Planos previdenciários que poderiam ter ou não a forma de fundos de pensão fechados -constituídos por empresas- ou plano aberto contratado junto a um banco ou seguradora. Ou mesmo escolher como caminho os fundos de aposentadoria programada individual (Fapi), que as instituições financeiras deverão começar a oferecer ao mercado no final deste ano ou início do próximo.
Com essa nova destinação, os recursos passariam a ser administrados descentralizadamente, isto é, pelas próprias empresas ou por gestores terceirizados. Dinheiro atualmente concentrado nas mãos do Estado ganharia uma gestão pulverizada e mais profissional, realizada sob a vista dos maiores interessados.
Disso resultaria seguramente uma melhor remuneração da poupança do trabalhador, mesmo porque é quase impossível remunerar o capital de forma pior do que o FGTS faz hoje.
Os fundos de pensão e os planos abertos de previdência já são os maiores investidores institucionais do país, acumulando um patrimônio próximo dos US$ 90 bilhões. Já o Fapi, que está começando agora, pelos cálculos das autoridades poderá chegar aos US$ 40 bilhões no prazo máximo de dez anos.

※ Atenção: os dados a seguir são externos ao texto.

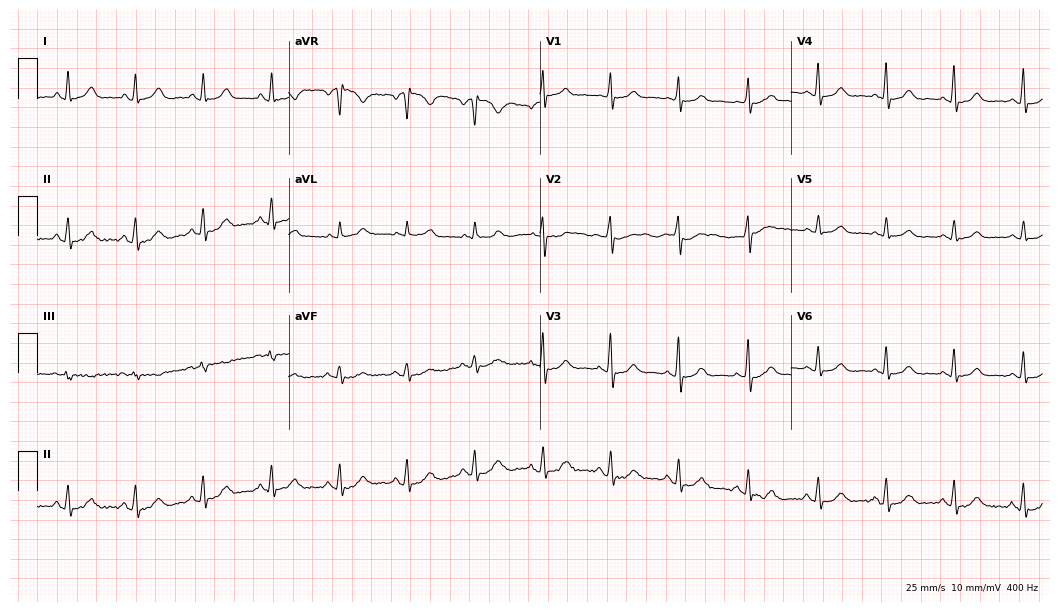
ECG (10.2-second recording at 400 Hz) — a woman, 27 years old. Screened for six findings — first-degree AV block, right bundle branch block, left bundle branch block, sinus bradycardia, atrial fibrillation, sinus tachycardia — none is recorded. Findings outside these six are not listed.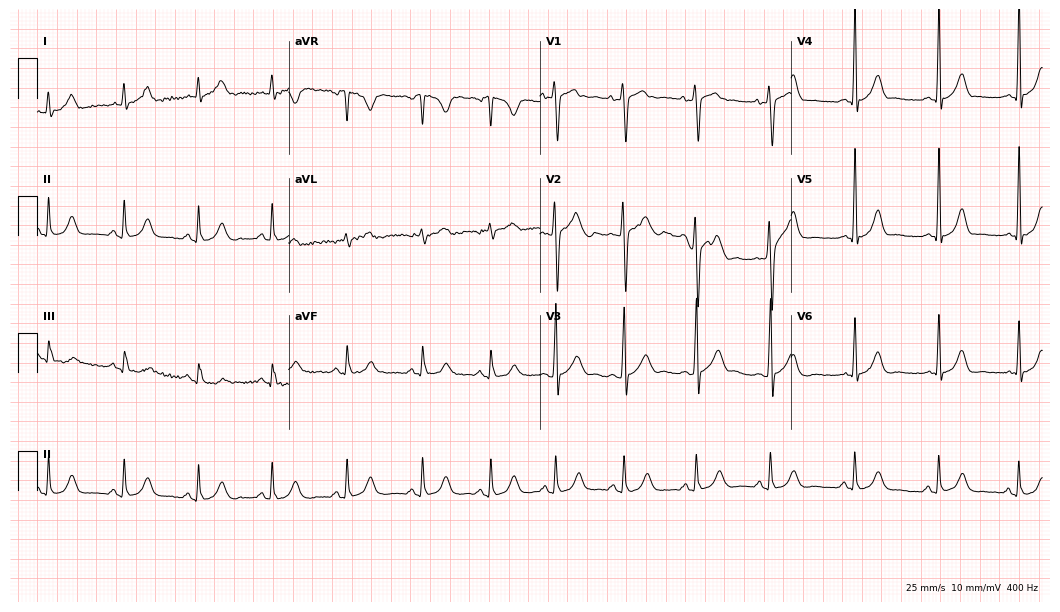
Standard 12-lead ECG recorded from a 17-year-old male. Read as a normal ECG.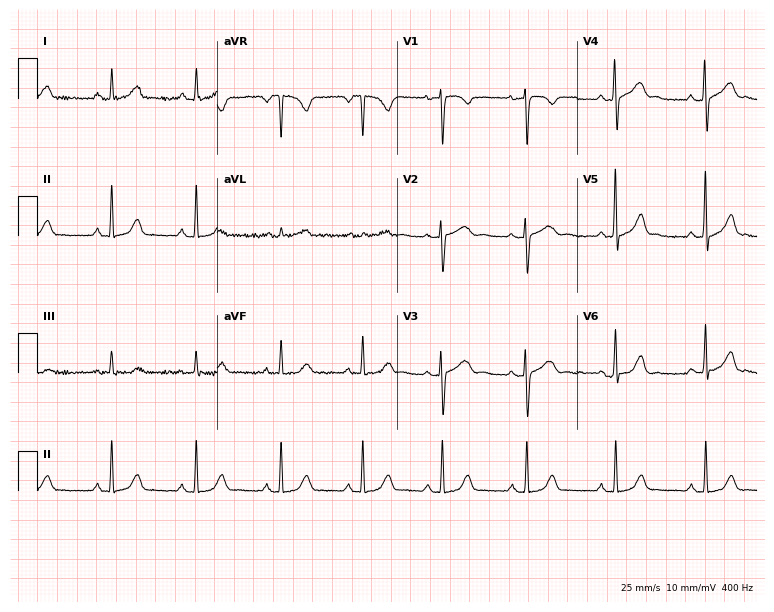
12-lead ECG from a 28-year-old woman. Recorded interpretation: within normal limits.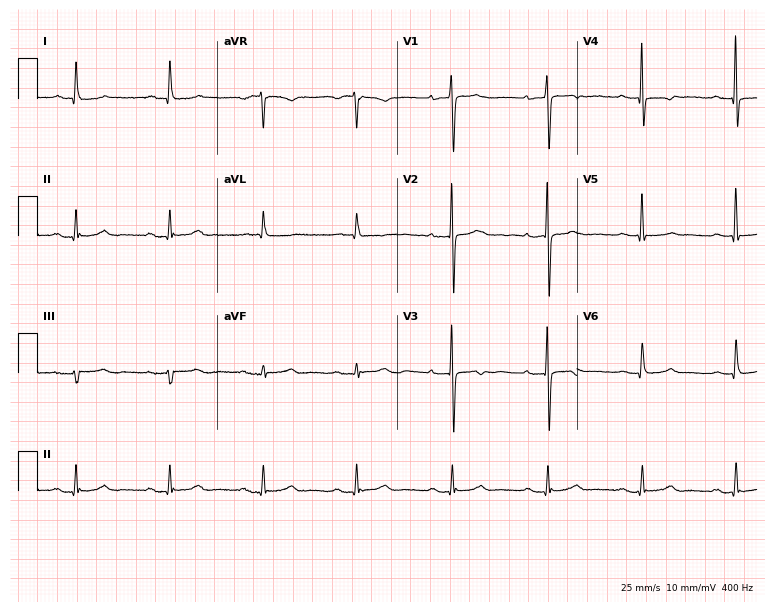
ECG — an 84-year-old woman. Screened for six findings — first-degree AV block, right bundle branch block, left bundle branch block, sinus bradycardia, atrial fibrillation, sinus tachycardia — none is recorded. Only these six findings were labelled.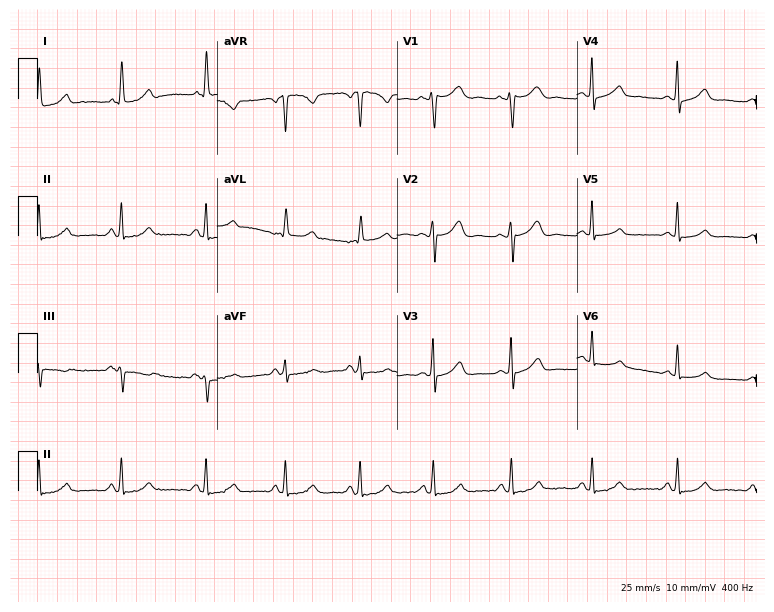
Electrocardiogram, a female patient, 44 years old. Of the six screened findings (first-degree AV block, right bundle branch block, left bundle branch block, sinus bradycardia, atrial fibrillation, sinus tachycardia), none is recorded.

São recursos vultosos num país que, desde o final dos anos 70, nunca mais conseguiu elevar sua taxa de poupança acima de 18% do Produto Interno Bruto. Estimular essa poupança previdenciária, portanto, é quase uma obrigação. Dispor para esse novo fim dos recursos hoje destinados ao FGTS seria uma forma direta e a curto prazo de dar esse estímulo, beneficiando empresas e trabalhadores.
Atualmente, o que temos é um desestímulo a esse crescimento da poupança previdenciária, de vez que as empresas que custeiam planos de aposentadoria para os seus funcionários não se livram de ter de contribuir para o FGTS, realizando um duplo esforço no mesmo sentido.
O quadro atual é de esbanjamento de recursos, justo numa época em que as empresas lutam dramaticamente para reduzir seus custos e manter-se competitivas.